Bristol-Myers
Squibb Company (NYSE: BMY) announced today the successful completion
of the tender offer by Bristol-Myers Squibb Company ("Bristol-Myers
Squibb") through its wholly owned subsidiary, B&R Acquisition Company,
for all of the outstanding shares of common stock of Amylin
Pharmaceuticals, Inc. (NASDAQ: AMLN) ("Amylin") at a purchase price
of $31.00 per share. As of the expiration of the offer, 140,550,153
shares of common stock of Amylin were validly tendered and not withdrawn
in the tender offer. All of such shares have been accepted for payment
in accordance with the terms of the tender offer. The tender offer
expired at 5:00 p.m., New York City time, on August 7, 2012. As a result
of the tender offer, Bristol-Myers Squibb now owns, together with its
subsidiaries, approximately 85.55% of the outstanding shares of Amylin.

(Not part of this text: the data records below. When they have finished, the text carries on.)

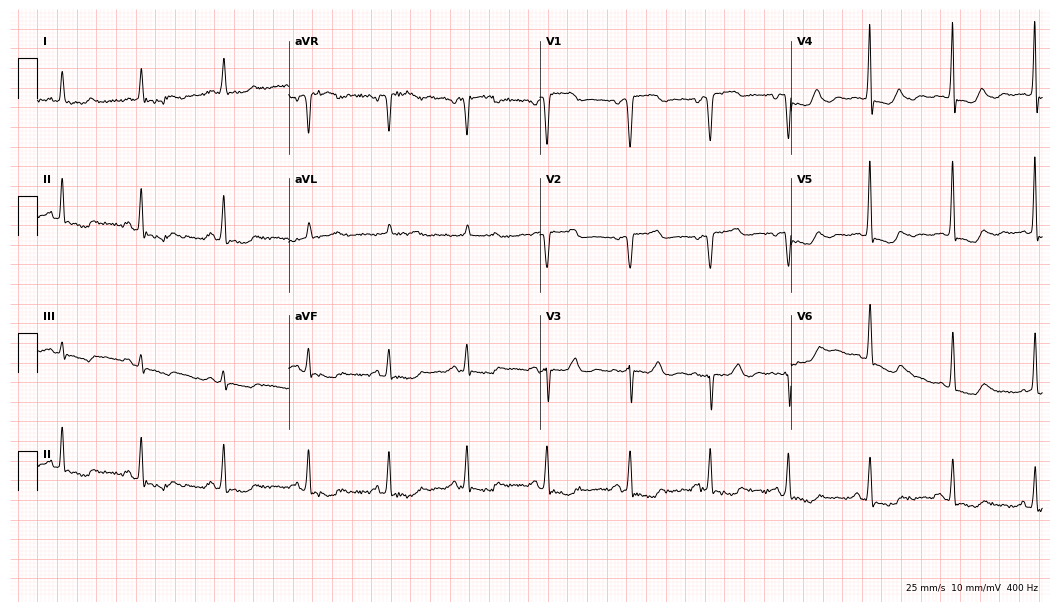
12-lead ECG (10.2-second recording at 400 Hz) from a 71-year-old female patient. Labelled as a normal ECG.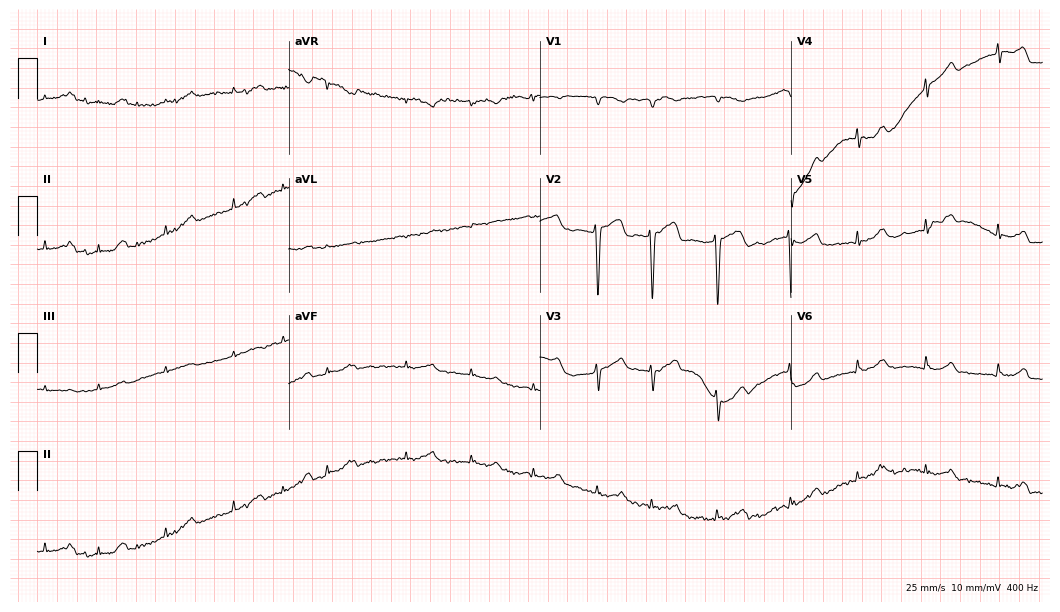
Electrocardiogram, an 82-year-old female. Interpretation includes atrial fibrillation (AF).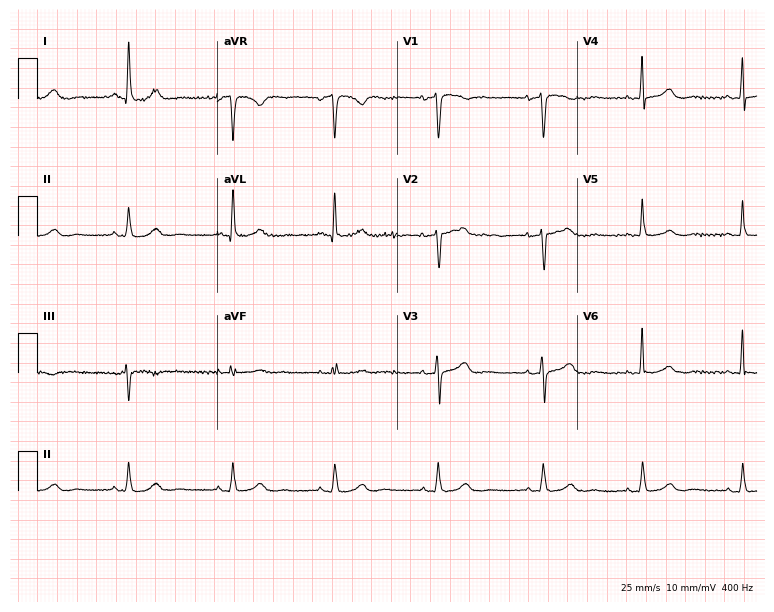
ECG — a female, 75 years old. Screened for six findings — first-degree AV block, right bundle branch block, left bundle branch block, sinus bradycardia, atrial fibrillation, sinus tachycardia — none is recorded.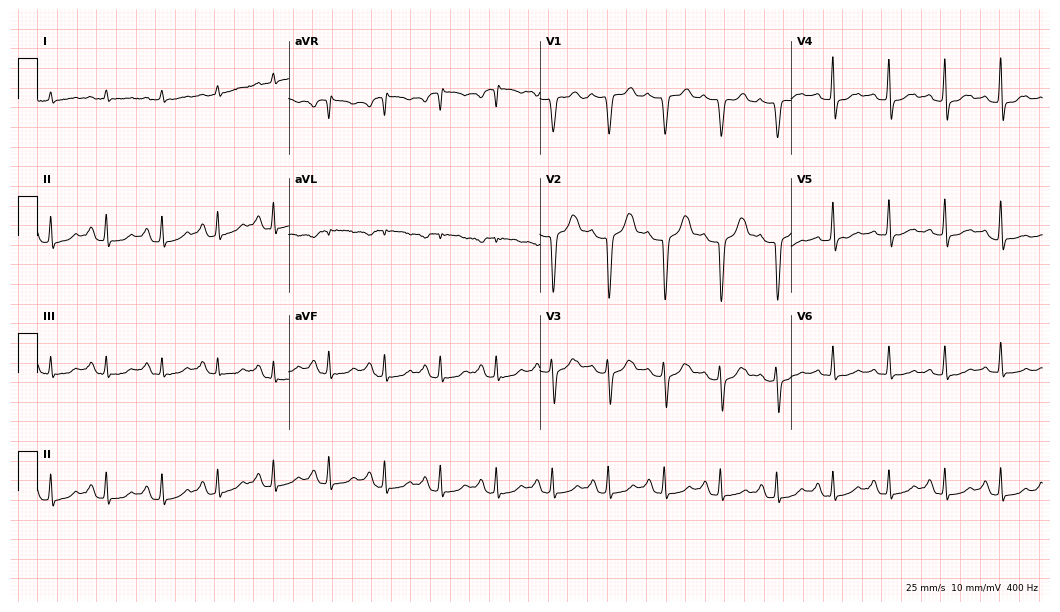
12-lead ECG from a 60-year-old male patient. Findings include sinus tachycardia (a sinus rate of 100 beats per minute or more).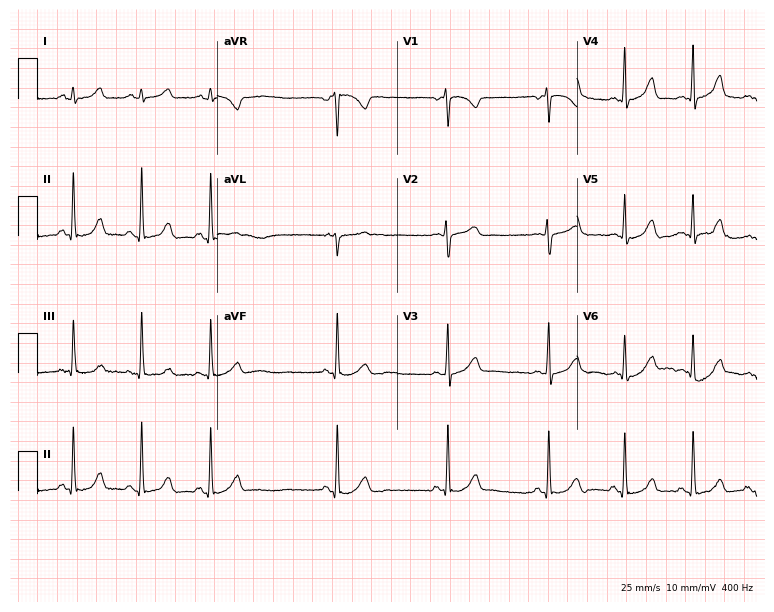
Electrocardiogram (7.3-second recording at 400 Hz), a female patient, 19 years old. Overall reading on record: normal ECG.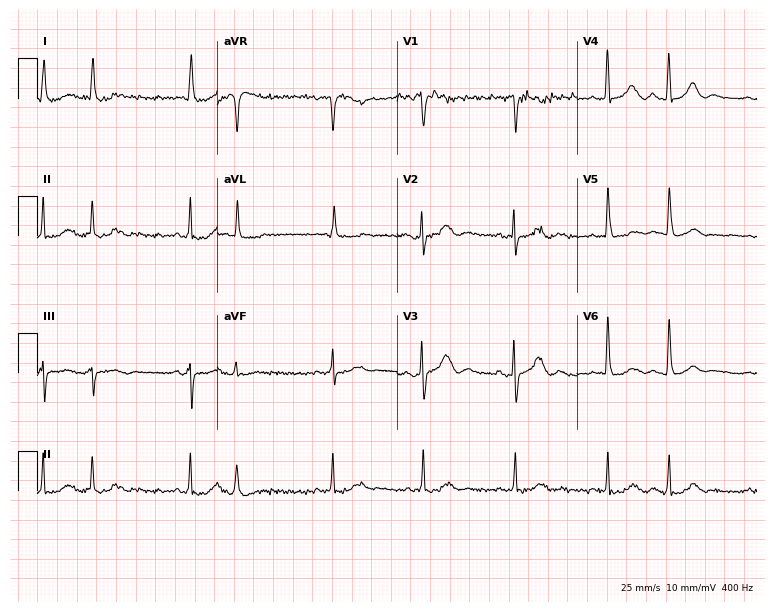
Electrocardiogram (7.3-second recording at 400 Hz), a 66-year-old woman. Of the six screened findings (first-degree AV block, right bundle branch block, left bundle branch block, sinus bradycardia, atrial fibrillation, sinus tachycardia), none is recorded. Findings outside these six are not listed.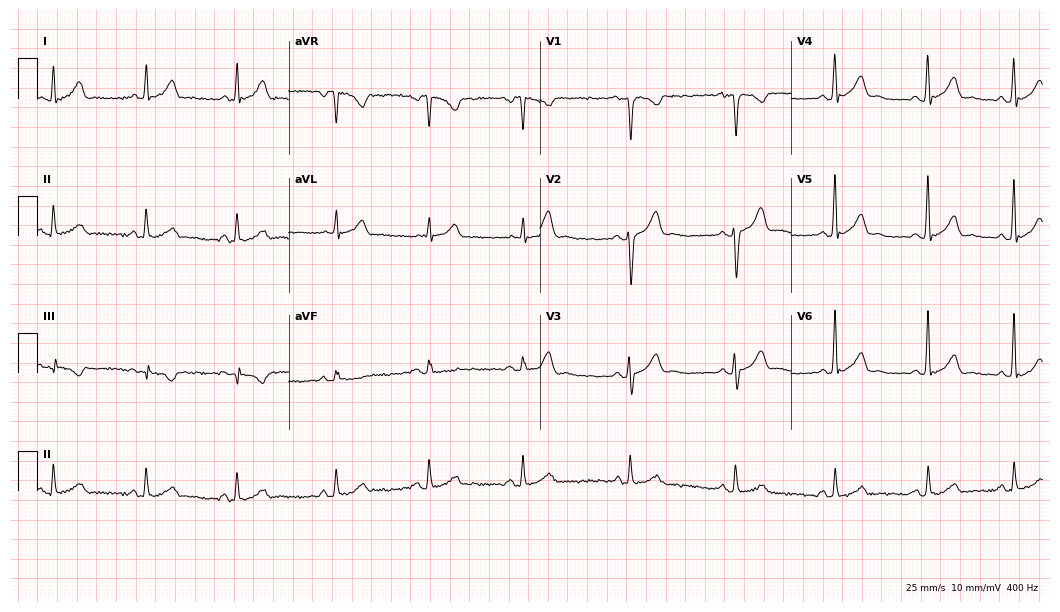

As part of the successful completion of the tender offer, Bristol-Myers
Squibb has exercised its right, granted under the merger agreement with
Amylin pursuant to which the tender offer was made, to purchase
additional shares from Amylin which will allow Bristol-Myers Squibb to
complete and close the merger and acquisition of Amylin today without
stockholder approval. Upon completion of the merger, Amylin will become
a wholly-owned subsidiary of Bristol-Myers Squibb. All outstanding
shares of common stock of Amylin, other than shares held by
Bristol-Myers Squibb, B&R Acquisition Company or Amylin in treasury or
shares held by Amylin's stockholders who are entitled to and properly
exercise appraisal rights under Delaware law, will be canceled and
converted into the right to receive cash equal to the $31.00 offer price
per share without interest thereon and less any applicable withholding
taxes. In addition, upon completion of the merger, the common stock of
Amylin will cease to be traded on the NASDAQ Stock Market.